Fluorescence Characterization of Karst Aquifers in East Tennessee

Karst and fractured rock aquifers are primary sources of drinking water in the Appalachian region, even though most are inherently susceptible to surface-derived contamination. Many of the obstacles to water supply protection in such systems could be alleviated through the use of tracer testing to delineate recharge areas and surface-to-groundwater connections. Tracer testing is currently under-utilized, however, due to public safety concerns and ambivalence on the part of regulatory agencies. This study aimed to address this issue through a characterization of the fluorescent properties of typical carbonate aquifers for the purpose of refining the timing and design of low-concentration dye tracer tests.

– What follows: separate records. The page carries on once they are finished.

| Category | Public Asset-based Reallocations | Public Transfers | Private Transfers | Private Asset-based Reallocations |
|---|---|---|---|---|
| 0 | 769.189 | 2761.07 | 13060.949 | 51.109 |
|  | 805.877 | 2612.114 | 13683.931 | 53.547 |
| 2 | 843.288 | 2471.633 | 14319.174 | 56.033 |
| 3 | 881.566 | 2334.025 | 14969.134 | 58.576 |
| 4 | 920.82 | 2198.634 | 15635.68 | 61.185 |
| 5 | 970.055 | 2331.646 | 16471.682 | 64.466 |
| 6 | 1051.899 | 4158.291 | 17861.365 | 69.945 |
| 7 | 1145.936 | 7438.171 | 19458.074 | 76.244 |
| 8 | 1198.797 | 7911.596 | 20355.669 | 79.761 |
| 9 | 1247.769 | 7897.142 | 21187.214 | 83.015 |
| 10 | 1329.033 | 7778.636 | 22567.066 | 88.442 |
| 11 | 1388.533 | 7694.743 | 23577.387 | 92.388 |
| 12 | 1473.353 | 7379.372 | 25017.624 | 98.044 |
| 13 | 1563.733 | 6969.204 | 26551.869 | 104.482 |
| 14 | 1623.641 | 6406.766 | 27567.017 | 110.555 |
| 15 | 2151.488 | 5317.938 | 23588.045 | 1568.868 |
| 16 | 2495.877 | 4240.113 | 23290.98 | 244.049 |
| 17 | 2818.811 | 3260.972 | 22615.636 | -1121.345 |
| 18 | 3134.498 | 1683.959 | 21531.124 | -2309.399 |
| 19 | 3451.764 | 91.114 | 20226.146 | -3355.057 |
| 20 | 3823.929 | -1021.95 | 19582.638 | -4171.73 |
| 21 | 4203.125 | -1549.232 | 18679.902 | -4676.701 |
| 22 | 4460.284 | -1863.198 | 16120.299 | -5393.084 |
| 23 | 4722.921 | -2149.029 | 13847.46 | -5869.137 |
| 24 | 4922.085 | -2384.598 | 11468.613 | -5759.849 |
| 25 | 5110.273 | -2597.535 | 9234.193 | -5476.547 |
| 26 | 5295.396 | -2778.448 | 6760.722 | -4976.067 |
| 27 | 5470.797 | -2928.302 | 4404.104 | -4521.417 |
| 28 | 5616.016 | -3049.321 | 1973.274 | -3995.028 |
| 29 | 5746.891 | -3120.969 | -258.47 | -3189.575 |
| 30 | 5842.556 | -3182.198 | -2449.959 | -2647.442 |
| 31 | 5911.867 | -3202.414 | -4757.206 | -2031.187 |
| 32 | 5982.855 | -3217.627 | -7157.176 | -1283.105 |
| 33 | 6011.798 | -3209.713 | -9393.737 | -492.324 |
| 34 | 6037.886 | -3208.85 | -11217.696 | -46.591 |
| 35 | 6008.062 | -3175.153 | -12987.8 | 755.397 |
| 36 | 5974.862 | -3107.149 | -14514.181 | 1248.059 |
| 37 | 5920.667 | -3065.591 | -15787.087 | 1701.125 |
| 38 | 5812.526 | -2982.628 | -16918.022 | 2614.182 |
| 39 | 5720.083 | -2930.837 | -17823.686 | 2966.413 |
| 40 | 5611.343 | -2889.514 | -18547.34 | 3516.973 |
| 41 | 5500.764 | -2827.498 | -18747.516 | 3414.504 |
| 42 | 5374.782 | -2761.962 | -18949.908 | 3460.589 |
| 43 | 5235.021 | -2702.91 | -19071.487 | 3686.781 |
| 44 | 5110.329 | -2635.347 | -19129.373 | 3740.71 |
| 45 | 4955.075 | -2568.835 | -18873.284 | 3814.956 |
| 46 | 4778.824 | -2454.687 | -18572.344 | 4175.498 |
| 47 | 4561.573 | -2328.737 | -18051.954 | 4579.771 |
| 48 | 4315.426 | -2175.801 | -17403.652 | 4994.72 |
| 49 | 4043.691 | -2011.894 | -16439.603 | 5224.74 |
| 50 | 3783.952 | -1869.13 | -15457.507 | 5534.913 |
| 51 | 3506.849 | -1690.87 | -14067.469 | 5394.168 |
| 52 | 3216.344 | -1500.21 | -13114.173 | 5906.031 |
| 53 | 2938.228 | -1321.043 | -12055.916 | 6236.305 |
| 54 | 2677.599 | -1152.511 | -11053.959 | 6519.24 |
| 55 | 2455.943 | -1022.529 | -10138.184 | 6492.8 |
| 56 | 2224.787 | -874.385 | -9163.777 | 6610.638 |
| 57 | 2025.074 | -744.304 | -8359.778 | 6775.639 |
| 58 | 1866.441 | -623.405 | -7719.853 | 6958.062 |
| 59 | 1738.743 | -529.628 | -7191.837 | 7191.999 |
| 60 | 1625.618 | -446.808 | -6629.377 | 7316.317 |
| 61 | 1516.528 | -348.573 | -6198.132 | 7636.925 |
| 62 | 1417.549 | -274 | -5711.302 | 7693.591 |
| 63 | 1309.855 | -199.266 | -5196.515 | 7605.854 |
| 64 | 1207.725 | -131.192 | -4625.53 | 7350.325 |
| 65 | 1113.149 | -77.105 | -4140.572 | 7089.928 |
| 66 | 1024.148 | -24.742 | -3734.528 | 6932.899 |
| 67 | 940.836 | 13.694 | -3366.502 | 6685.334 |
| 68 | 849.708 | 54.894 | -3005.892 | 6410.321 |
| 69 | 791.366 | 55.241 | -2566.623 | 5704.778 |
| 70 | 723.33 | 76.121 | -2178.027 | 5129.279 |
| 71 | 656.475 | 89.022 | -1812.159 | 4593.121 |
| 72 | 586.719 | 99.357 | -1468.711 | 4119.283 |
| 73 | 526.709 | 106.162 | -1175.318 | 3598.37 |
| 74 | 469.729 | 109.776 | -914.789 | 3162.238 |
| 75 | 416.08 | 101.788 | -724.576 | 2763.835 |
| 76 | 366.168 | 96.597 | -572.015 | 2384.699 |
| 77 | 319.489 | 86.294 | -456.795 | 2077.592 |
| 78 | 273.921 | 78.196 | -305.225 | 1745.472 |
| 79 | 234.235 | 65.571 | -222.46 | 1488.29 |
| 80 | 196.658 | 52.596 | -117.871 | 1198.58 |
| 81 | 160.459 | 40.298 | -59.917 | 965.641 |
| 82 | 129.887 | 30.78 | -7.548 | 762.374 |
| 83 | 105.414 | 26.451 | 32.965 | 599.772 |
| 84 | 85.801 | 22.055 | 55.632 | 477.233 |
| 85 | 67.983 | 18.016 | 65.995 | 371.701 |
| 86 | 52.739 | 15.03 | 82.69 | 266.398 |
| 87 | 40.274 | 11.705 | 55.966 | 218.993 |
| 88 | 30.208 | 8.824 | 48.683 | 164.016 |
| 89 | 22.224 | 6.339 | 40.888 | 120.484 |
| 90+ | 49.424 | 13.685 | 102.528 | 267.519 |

The subjects of this study were community water supply wells and springs in the Valley and Ridge Province of East Tennessee. Although each source exhibited a different degree of contamination potential, background fluorescence could primarily be attributed to natural dissolved organic matter (DOM) rather than manmade fluorophores. Seasonal data were collected for 23 groundwater sources during a multi-year drought (2006-2007). Untreated water samples were analyzed via fluorescence spectroscopy to identify spatial and temporal variations in the fluorescent properties of high-risk and low-risk water supply sources. Fluorescence exhibited seasonal patterns and fluctuations in DOM quality relative to rain events. Fulvic acid-like spectra were detected most consistently in all sources and exhibited maximum fluorescent intensity in the winter months. Humic acid-type fluorescence appeared in springs and high-risk wells only after major rainfall. For all sources, DOM spectra gradually shifted towards lower molecular weight fluorophores, which was interpreted as a reflection of diminishing humification and increasing generation of proteins with warmer weather and drier conditions. Variations in fluorophore composition and concentration were generally more pronounced in springs and moderate- to high-risk wells than in low-risk wells, although all sources exhibited some unique characteristics.

The results indicate that extended background fluorescence characterization could enhance the design of tracer tests and sampling strategies for waterborne contaminants such as cyanotoxins, VOCs, and microbial pathogens. This study also highlights the potential benefits of monitoring DOM fluorescence as a natural tracer for source water and wellhead protection.